A administração Biden divulgou, em 6 de setembro de 2022, uma estratégia detalhada para gastar US$ 50 bilhões em financiamento da Lei CHIPS. A lei, assinada no mês passado pelo Presidente Biden com os objectivos gerais de reconstruir a liderança dos EUA na indústria de semicondutores, bem como a capacidade de produção de chips do país, deverá ter amplas implicações para as indústrias óptica e fotônica.
A estratégia, apelidada de programa CHIPs for America, será alojada no Instituto Nacional de Padrões e Tecnologia (NIST), parte do Departamento de Comércio dos EUA. Os seus quatro objectivos principais são estabelecer e expandir a produção nacional de semicondutores de ponta; construir um fornecimento estável de semicondutores de nós maduros; fazer investimentos em P&D voltados para a tecnologia de semicondutores da próxima geração; e criação de empregos com ênfase na diversidade, bem como oportunidades para veteranos e pessoas em áreas rurais.
“Reconstruir a liderança da América na indústria de semicondutores é um sinal para o nosso futuro como líder global”, disse a secretária de Comércio, Gina Raimondo, ao anunciar o programa CHIPS for America.
Raimondo disse que o programa apoiará três iniciativas:
- investimentos em grande escala na produção de ponta, com cerca de 28 mil milhões de dólares para estabelecer a produção nacional de chips lógicos e de memória avançados. O dinheiro pode estar disponível sob a forma de subvenções, acordos de cooperação ou para subsidiar empréstimos ou garantias de empréstimos.

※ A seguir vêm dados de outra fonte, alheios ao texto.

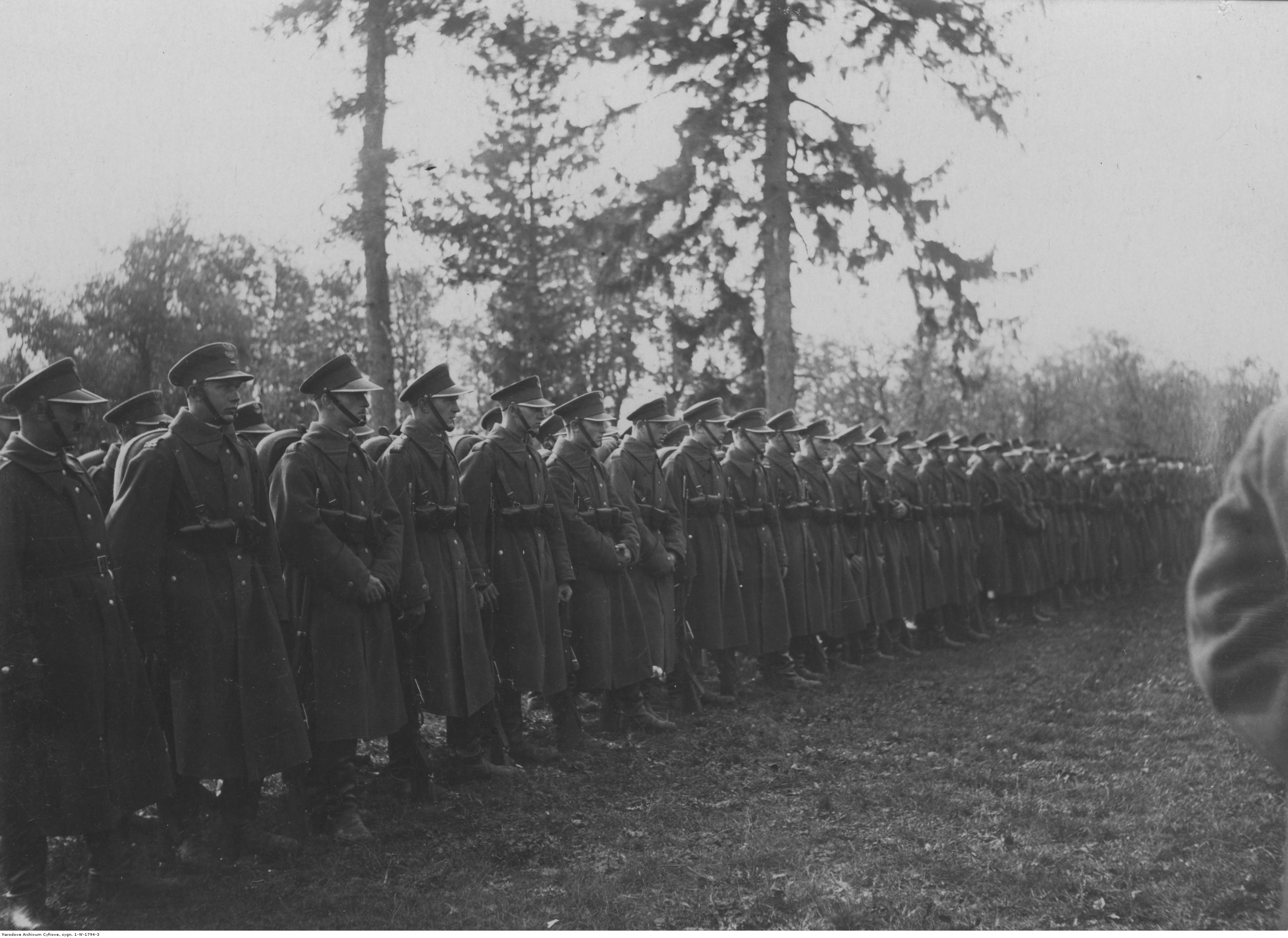 Uroczystości X-lecia istnienia Korpusu Ochrony Pogranicza w kompanii KOP stacjonującej w Turylczu. Kompania strzelców KOP w czasie przemówienia. Koncern Ilustrowany Kurier Codzienny - Archiwum Ilustracji. Sygnatura: 1-W-1794-3

- Nova capacidade de fabricação de chips maduros e da geração atual, tecnologias novas e especializadas e incentivos para fornecedores da indústria de semicondutores. O Departamento de Comércio espera dezenas de prêmios totalizando cerca de US$ 10 bilhões para este programa. A intenção é aumentar a produção nacional de semicondutores, incluindo chips usados na defesa e em indústrias críticas, incluindo automotiva, tecnologia de informação/comunicação e dispositivos médicos.
- Iniciativas para fortalecer a liderança dos EUA em P&D de semicondutores. O programa aloca US$ 11 bilhões para um Centro Nacional de Tecnologia de Semicondutores, um Programa Nacional de Fabricação Avançada de Embalagens, até três novos institutos de Manufatura nos EUA e programas de P&D de metrologia do NIST.
A estratégia também descreve critérios de avaliação para pedidos de financiamento. Estas incluem o incentivo a projectos de grande escala que atraiam capital privado, encorajem a colaboração entre as partes interessadas, garantam incentivos estatais ou locais que promovam amplos ganhos económicos; estabelecer uma cadeia de abastecimento de semicondutores segura e resiliente; e isso irá expandir o fluxo de mão-de-obra para corresponder às necessidades da mão-de-obra nacional.